Artikel 2:28 Exploitatie openbare inrichting
- 1.
Het is verboden een openbare inrichting te exploiteren zonder
vergunning van de burgemeester.
- 2.
De burgemeester weigert de vergunning indien de exploitatie van
de openbare inrichting in strijd is met het geldend
bestemmingsplan.
- 3.
Onverminderd het bepaalde in artikel 1:8 kan de burgemeester de
vergunning geheel of gedeeltelijk weigeren, indien naar zijn
oordeel moet worden aangenomen dat de woon- en leefsituatie in
de omgeving van het horecabedrijf of de openbare orde op
ontoelaatbare wijze nadelig wordt beïnvloed.
- 4.
Geen vergunning is vereist voor een openbare inrichting die zich
bevindt in
- a.
een winkel als bedoeld in artikel 1 van de
Winkeltijdenwet voor zover de activiteiten van de
openbare inrichting een nevenactiviteit vormen van de
winkelactiviteit;
- b.
- c.
- d.
een bedrijfskantine of – restaurant.
- 5.
De burgemeester verleent op verzoek of ambtshalve vrijstelling
van het verbod genoemd in het eerste lid aan openbare
inrichtingen die horecabedrijf zijn als bedoeld in artikel 1 van
de Drank- en Horecawet, indien
- a.
zich in de zes maanden voorafgaand aan de
inwerkingtreding van deze bepaling geen incidenten
gepaard gaande met geweld, overlast op straat of
drugsgebruik en -handel hebben voorgedaan in of bij de
inrichting, dan wel
- b.
de inrichting zich nieuw in de gemeente vestigt en er
zich geen weigeringsgronden voordoen als bedoeld in
artikel 1:8 of 2:28, tweede of derde lid.
- 6.
De vrijstelling wordt ingetrokken wanneer zich een incident
heeft voorgedaan als bedoeld in het vijfde lid onder a.

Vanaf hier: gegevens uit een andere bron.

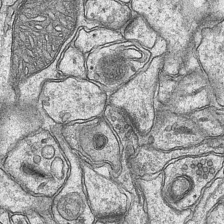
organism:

Artikel 2:29 Sluitingstijd
- 1.
Openbare inrichtingen zijn gesloten op:
- -
maandag tot en met vrijdag tussen 02.00 uur en 06.00
uur;
- -
op zaterdag en zondag tussen 03.00 uur en 06.00
uur;
- -
op 1 januari tussen 04.00 uur en 06.00 uur.
- 2.
Het is verboden een openbare inrichting voor bezoekers geopend
te hebben, of bezoekers in de inrichting te laten verblijven na
sluitingstijd.
- 3.
De burgemeester kan ontheffing verlenen van de
sluitingstijd.
- 4.
Voor een openbare inrichting als bedoeld in artikel 2:28, vierde
lid onder a, gelden dezelfde sluitingstijden als voor de
winkel.
- 5.
Het eerste en het derde lid zijn niet van toepassing in die
situaties waarin bij of krachtens de Wet milieubeheer is
voorzien.
- 6.
Het is verboden bezoekers na 01.00 uur toe te laten in een
openbare inrichting.
Artikel 2:30 Afwijking sluitingstijd; tijdelijke sluiting
- 1.
De burgemeester kan in het belang van de openbare orde,
veiligheid, zedelijkheid of gezondheid of in geval van
bijzondere omstandigheden voor een of meer openbare inrichtingen
tijdelijk andere sluitingstijden vaststellen of tijdelijk
sluiting bevelen.
- 2.
Het eerste lid is niet van toepassing in die situaties waarin
artikel 13b van de Opiumwet voorziet.
Artikel 2:31 Verboden gedragingen
Het is verboden in een openbare inrichting:
- a.
- b.
zich te bevinden na sluitingstijd of gedurende de tijd dat
de inrichting gesloten dient te zijn op grond van een
besluit krachtens artikel 2:30;
- c.
Artikel 2:32 Handel binnen openbare inrichtingen
(vervallen)
Artikel 2:33 Het college als bevoegd bestuursorgaan
Indien een openbare inrichting geen voor het publiek openstaand
gebouw of bijbehorend erf is in de zin van artikel 174 van de
Gemeentewet , treedt het college bij de toepassing van artikel 2:28
tot en met 2:30 op als bevoegd bestuursorgaan.
Artikel 2:34
[gereserveerd]
Afdeling 8A Bijzondere bepalingen over horecabedrijven als bedoeld in de
Drank- en Horecawet
Voor zover niet anders is bepaald, is artikel 1 van de Drank – en
Horecawet van overeenkomstige toepassing op de niet op die wet
steunende bepalingen van deze afdeling van de verordening.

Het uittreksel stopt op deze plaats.